19 comentários em “Os discos da minha vida (top 10)

    André disse:
    julho 11, 2011 às 10:43 pm

    Amo ‘Hey’ de um jeito obsessivo. Esse disco é todo lindo.

    Tiago Superoito respondido:
    julho 11, 2011 às 10:45 pm

    O disco é todo fodão, difícil escolher músicas preferidas.

    Felipe Reis disse:
    julho 11, 2011 às 10:54 pm

    esse disco é incrível, começa mesmo parecendo brincadeira de criança e depois te toma por completo até não existir outra possibilidade senão amá-lo. um dos meus prediletos também, tanto que é raro eu passar uma semana sem ouvir aqueles gritinhos pra mim já obvios depois do tanto que eu já escutei… “then god is seveeeen! then god is seveeen!”

    curioso com o que vem pela frente, até agora dois discos do seu top 10 lifetime também entram no meu top 10 (Doolittle e Unknown Pleasures).

    Tiago Superoito respondido:
    julho 11, 2011 às 11:05 pm

    O resto da lista é meio óbvio, mas não tem jeito: não dá pra contornar esses discos, nem fingir que os outros são mais importantes.

    Arnoldo Flavio Viana Palomino disse:
    julho 12, 2011 às 12:57 am

    “Crássico”!!!

    Pedro Primo disse:
    julho 12, 2011 às 1:45 am

    Eu conheci Pixies a prestação. Baixei “Monkey Gone to Heaven” e “Hey” no Limewire e escutei elas obcessivamente durante quase dois anos (e hoje não consigo ouvi-las soltas, somente no meio do disco). Só fui conhecer o disco inteiro a pouco tempo. Mas acho que foi bom assim, Doolittle exige certo amadurecimento (por isso acho que muita gente subestima a banda).

    Não é um dos meus favoritos, mas é a obra-prima mais perfeitamente torta que eu conheço.

    Pedro disse:
    julho 12, 2011 às 2:08 am

    Sou suspeito pra falar desse álbum: é o meu segundo preferido, dentre todos.
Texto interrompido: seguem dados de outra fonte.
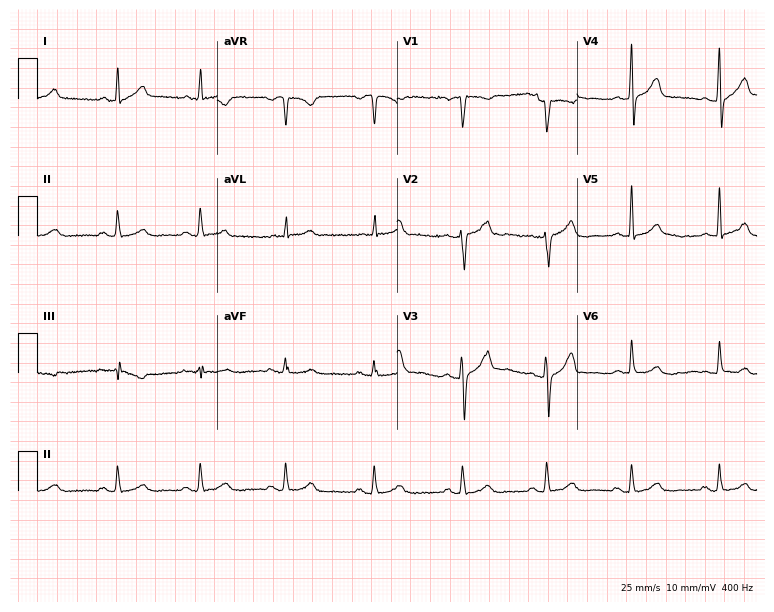
Standard 12-lead ECG recorded from a 50-year-old man. Read as a normal ECG.
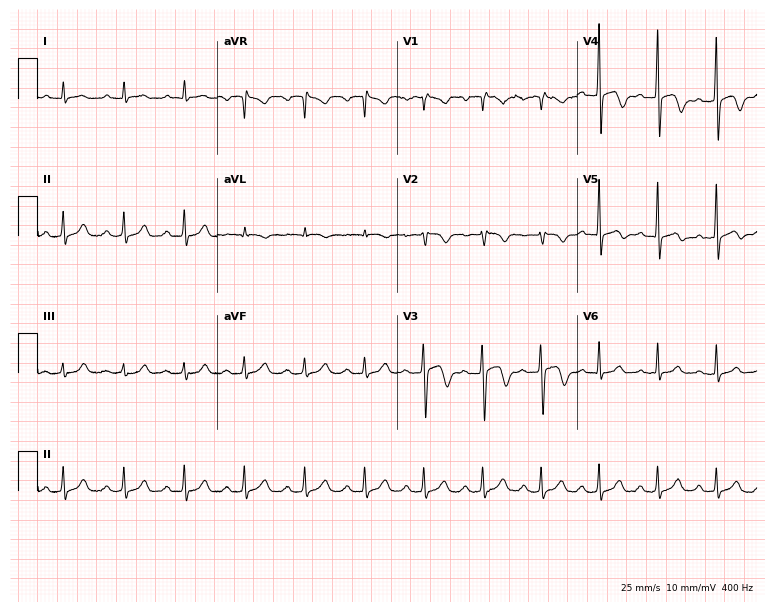
ECG — a male, 49 years old. Screened for six findings — first-degree AV block, right bundle branch block, left bundle branch block, sinus bradycardia, atrial fibrillation, sinus tachycardia — none is recorded.
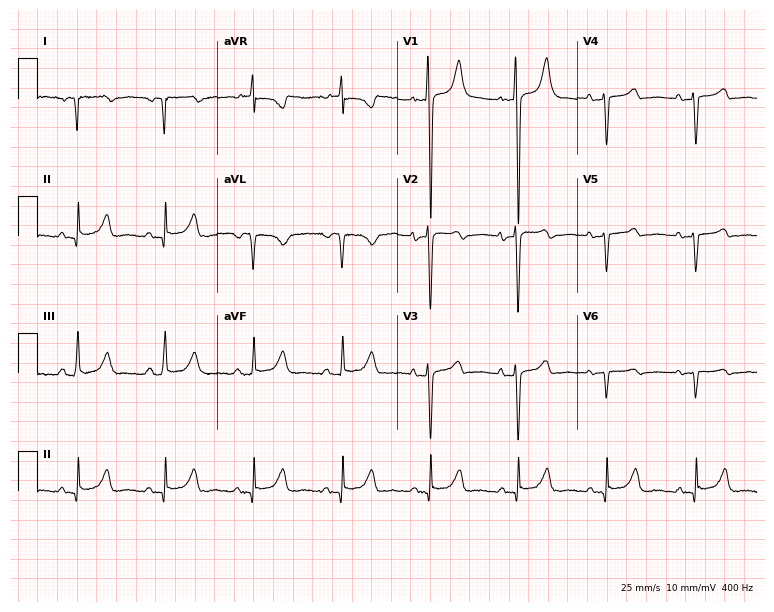
12-lead ECG from a male patient, 42 years old. No first-degree AV block, right bundle branch block, left bundle branch block, sinus bradycardia, atrial fibrillation or sinus tachycardia recorded for this tracing. Other findings, if any, are not listed.
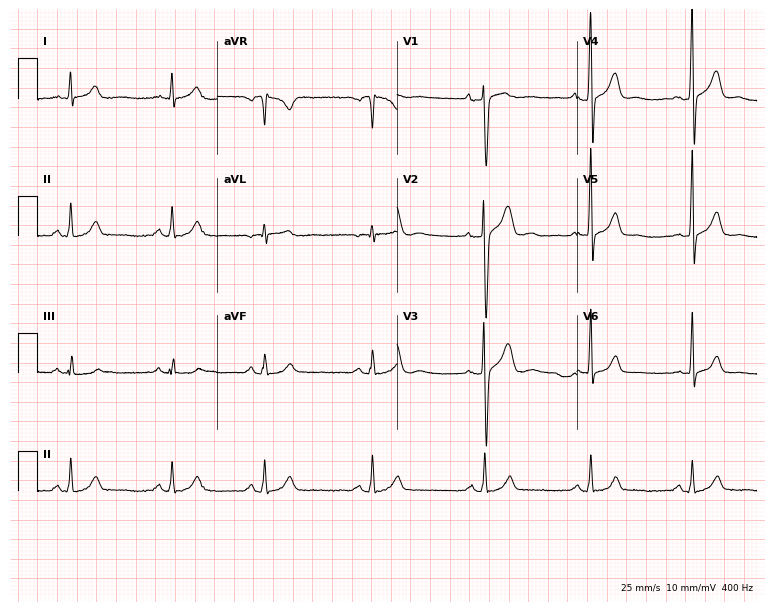
Resting 12-lead electrocardiogram. Patient: a 28-year-old male. Read as a normal ECG.
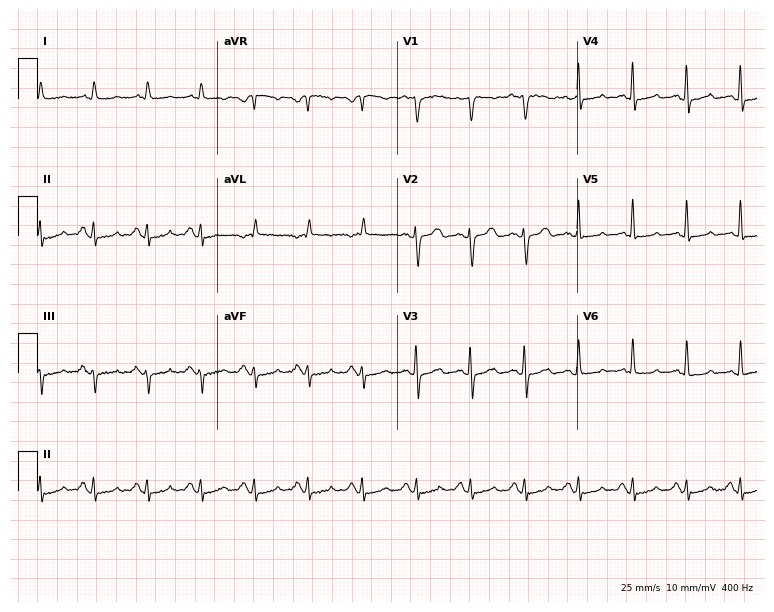
12-lead ECG (7.3-second recording at 400 Hz) from a 67-year-old male patient. Screened for six findings — first-degree AV block, right bundle branch block, left bundle branch block, sinus bradycardia, atrial fibrillation, sinus tachycardia — none is recorded. Findings outside these six are not listed.
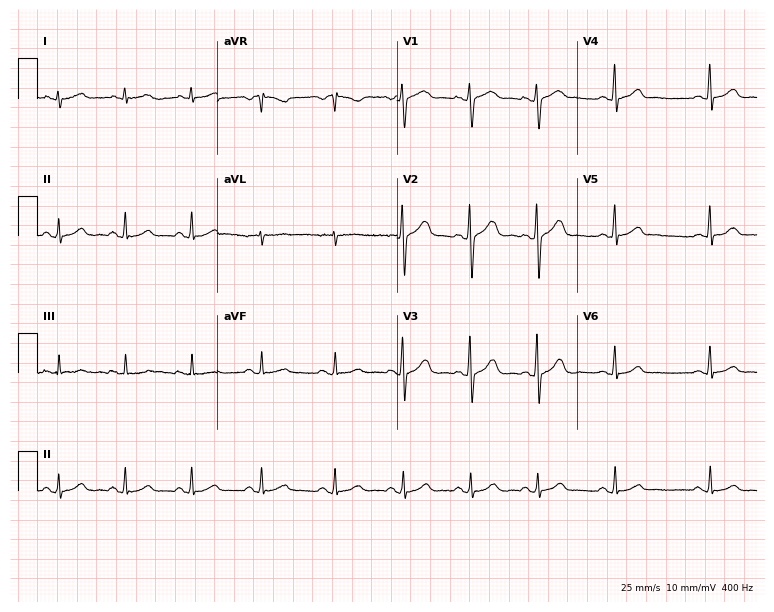
Electrocardiogram, a female, 34 years old. Overall reading on record: normal ECG.

Acho que você conseguiu definir bem a loucura que é ouvir esse álbum. A cada nova audição, uma visão diferente, uma viagem diferente. Não me lembro de um álbum que conseguiu unir tão bem surrealismo com agressividade e melodias fodas, tudo de forma equilibrada. Nas primeiras audições, eu me afastava um pouco de Silver, que me deixava meio mal e tem uma sonoridade diferente das outras, mas depois fiquei tão familiarizado com o álbum que passei a gostar dessa tanto (ou quase) quanto gosto das outras. É bem difícil mesmo escolher uma música favorita aqui, até porque, teria que listar o álbum inteiro.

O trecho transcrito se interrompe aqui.